When a court “pierces the corporate veil,” it treats the company’s debts as if they were the personal debts of its owners, officers, or directors. This means a creditor can go after personal assets—such as bank accounts, real estate, or other property—to satisfy the judgment.
Signs That Veil Piercing May Be Possible
Courts don’t pierce the corporate veil lightly. They look for specific signs that the corporate form is being misused, including:
- Commingling of funds – The owner uses the business account like a personal bank account, paying personal expenses from company funds.
- Undercapitalization – The business was never given enough money to operate, making it clear it couldn’t meet its obligations.
- Failure to follow corporate formalities – No separate bank accounts, no meetings, and no records of company decisions.
- Fraud or misrepresentation – The business was used to commit fraud or to intentionally avoid paying debts.
The more of these factors that are present, the stronger the case for veil piercing.
Legal Steps to Pierce the Veil
If you believe the debtor is hiding behind a sham corporation or LLC, the process usually involves:
- Investigation and asset search
Before going to court, a creditor or their attorney will gather evidence—such as financial records, business filings, and transaction histories—to show how the company and its owner are intertwined. - Filing a motion or separate lawsuit
Depending on the jurisdiction, you may need to file a specific request with the court that issued the judgment, or bring a separate action against the owner. - Presenting evidence to the court
This is where you demonstrate the misuse of the corporate form—commingling funds, lack of records, fraud, or other misconduct. - Obtaining a ruling
If the court agrees, it will hold the owner personally liable for the company’s debt, opening the door to collect from personal assets.

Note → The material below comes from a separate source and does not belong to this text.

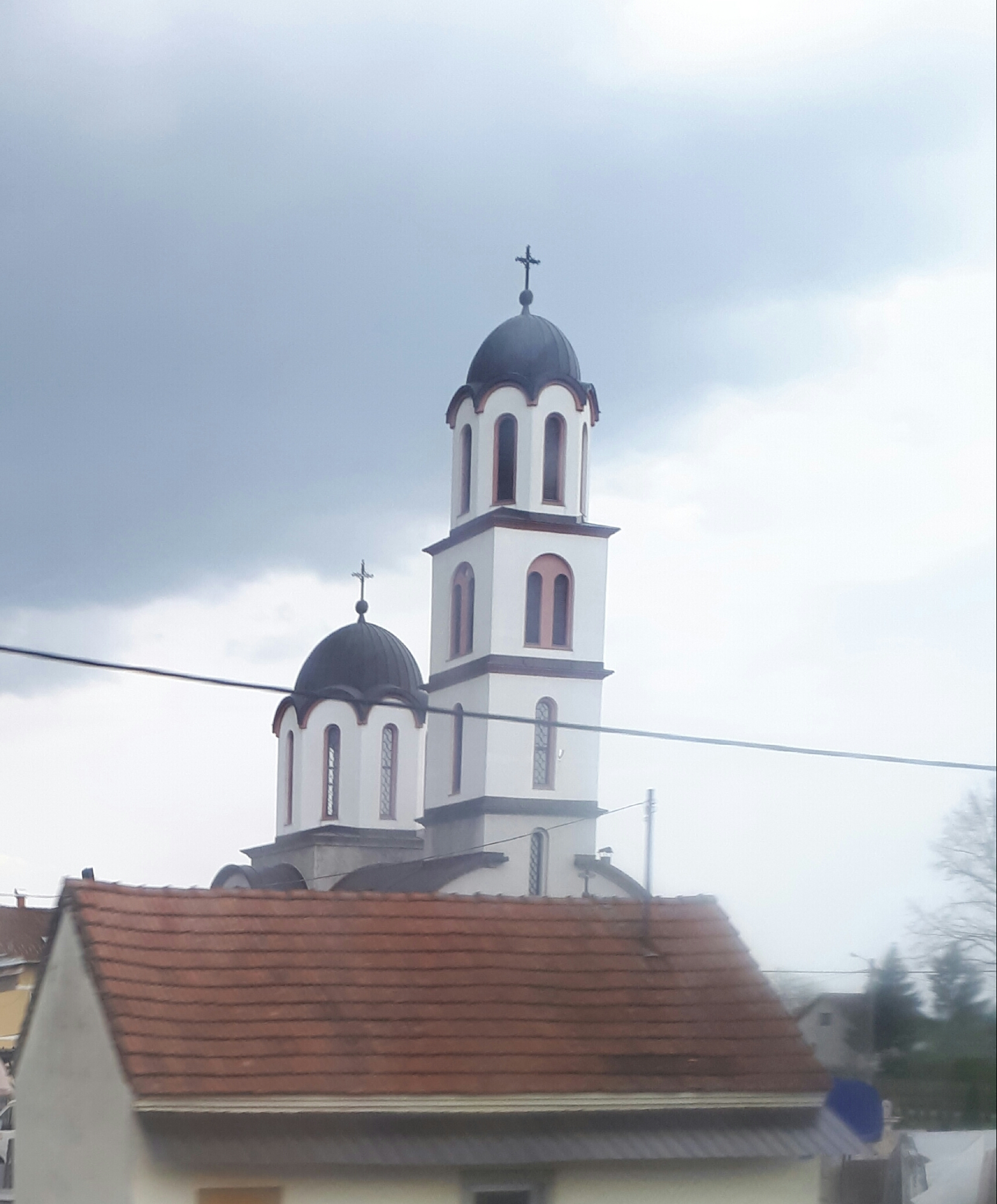 Die Serbisch-orthodoxe Kirche Hl. Apostel Peter und Paul im Dorf Dubrave, Gemeinde Gradiška, Republika Srpska, Bosnien und Herzegowina. Српски (ћирилица): Српска православна црква Св. Апостола Петра и Павла у селу Дубраве, општина Градишка, Република Српска, Босна и Херцеговина.

Why This Strategy Can Be Effective
Piercing the corporate veil removes the “shield” that dishonest debtors use to protect themselves. Instead of being limited to a bank account with $5 in it, a creditor might be able to collect from the owner’s personal property, vehicles, investment accounts, or other income sources.
However, it’s important to note that veil piercing is fact-intensive and not always granted. The debtor’s conduct must be more than just poor business performance—it must involve abuse of the corporate structure.
The Role of Experienced Legal Counsel
Because the standards for veil piercing vary from state to state, and the process can be complex, having an experienced Judgement Collection Attorney is critical. Skilled attorneys know how to:
- Conduct thorough investigations into business ownership and finances.
- Identify red flags that support a veil-piercing claim.
- Navigate procedural requirements to bring the claim in court.
- Enforce the judgment once personal liability is established.
Without this guidance, creditors may waste time chasing a corporate shell while the real assets remain out of reach.
Preventing Debtors from Playing “Hide-and-Seek”
Sometimes, quick action after winning a judgment can make a difference. For example, filing liens, freezing accounts, or requesting discovery can prevent assets from being transferred to hidden accounts or related companies. If a debtor begins moving money out of a business soon after the judgment, that activity can strengthen a case for piercing the veil.
Final Thoughts
Debtors who misuse corporations or LLCs to dodge judgments can be frustrating, but the law provides a way to hold them accountable. By understanding the signs of abuse, gathering strong evidence, and working with experienced counsel, creditors can break through the protective barrier and reach the assets that will satisfy their judgment.
If you believe your debtor is hiding behind a sham company, acting quickly and strategically may be the key to turning a paper judgment into real payment.